The problem is this: our laws of physics just can't make low entropy conditions that we need for the thermodynamic arrow of time. They just don't work unless you add a series of messy equations to the end and, actually, scientists don't like this. That's because it links to the idea that one day they'll be a theory of everything - one simple equation that explains, well, everything. And this 'special' initial, messy condition of low entropy just doesn't fit the mould.

And so it's no wonder that Julian and many other physicists find this all just a bit troublesome.

Julian - It's very unsatisfactory that we have a wonderful law of nature, particularly gravity, but we seem to have to add, in addition, very special initial conditions to get what the Universe looks like.  Because the Universe is fairly special; we have these processes which all seem to point in the same direction - this extraordinary uni-directionality - all these arrows, all pointing in the same direction.  It seems very unsatisfactory that we can't get that behaviour without making some ad-hoc, very special assumption.

Graihagh - So you've built a model that could potentially overcome this idea of having very special, initial conditions?

Julian - Yes, that's what we've done.  Now, this is only a first step but it seems to be completely new and the remarkable think is, all we've done is really, actually look at dear old Newton's law of gravity.

 Graihagh - They've got a super computer and repeatedly simulated what a 1000 particles would do under the laws of Newton's gravity, not thermodynamics. And guess what? They evolve into a low complexity state roughly analogous to the Big Bang. Thus the sheer force of gravity - not thermodynamics - is what draws the bowstring of time's arrow...

Julian -   What we have thereby shown is that in every single solution of Newton's theory - this actually happens.  There is an arrow of time and it's nothing whatever to do with a special condition because no special conditions have been imposed.  It generally has the potential to change the whole way we think about this problem of the arrow of time.

That's all very well and good but what's this got to do with the beginning of time, I hear you ask? Well, firstly, it means that two futures evolve from one past...

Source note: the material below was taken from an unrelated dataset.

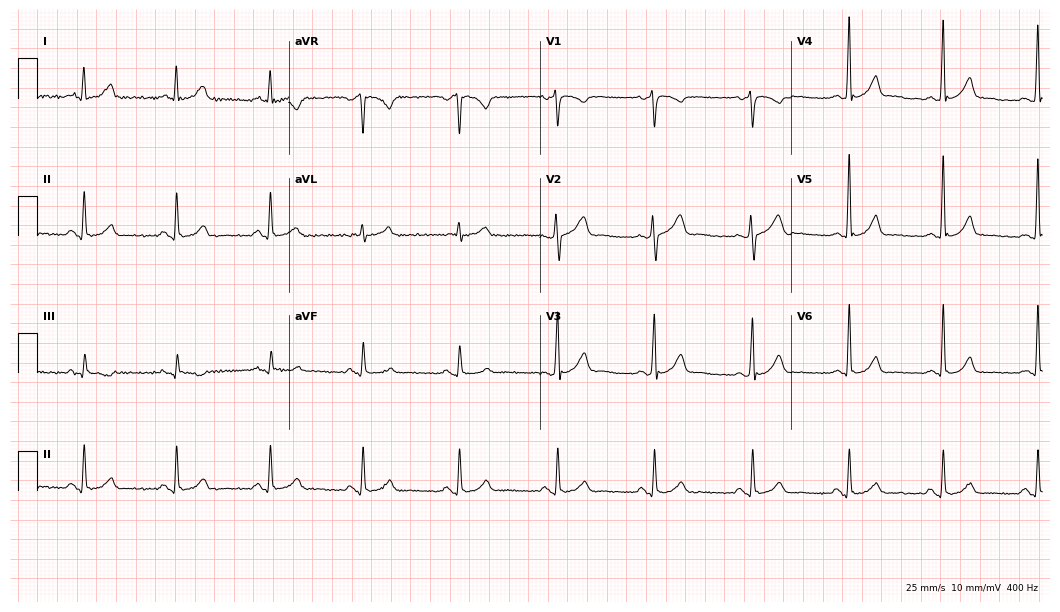
Standard 12-lead ECG recorded from a 20-year-old male (10.2-second recording at 400 Hz). None of these six findings is recorded: first-degree AV block, right bundle branch block, left bundle branch block, sinus bradycardia, atrial fibrillation, sinus tachycardia.

Julian -   Well, effectively the solution divides into two universes really.  They are qualitatively similar but they are quantitatively different.  So you and I wouldn't be talking to each other in the other universe - you and I are on this side of that central region.  There could be intelligent beings - I hope we're intelligent - on the other side of that central region talking about the mystery of the arrow of time.

Graihagh - That's not all. If this holds true, then the big bang wouldn't be the cosmic beginning of time but rather a phase in a timeless and eternal universe, i.e. there is no beginning of time...

Julian - But, of course, I have to emphasise this is still very much early days.  This is just a simple model.  Basically, if we're going in the right direction, we may be able to explain much more just on the basis of the law without adding any additional ingredients like a special initial condition, followed by inflation, and special types of matter and things like that.  Now this is just a hope at the moment but it's an indication that we might be going in the right direction.  In which case, it could be a very big advance and it could lead to quite new ways of looking and thinking about the universe.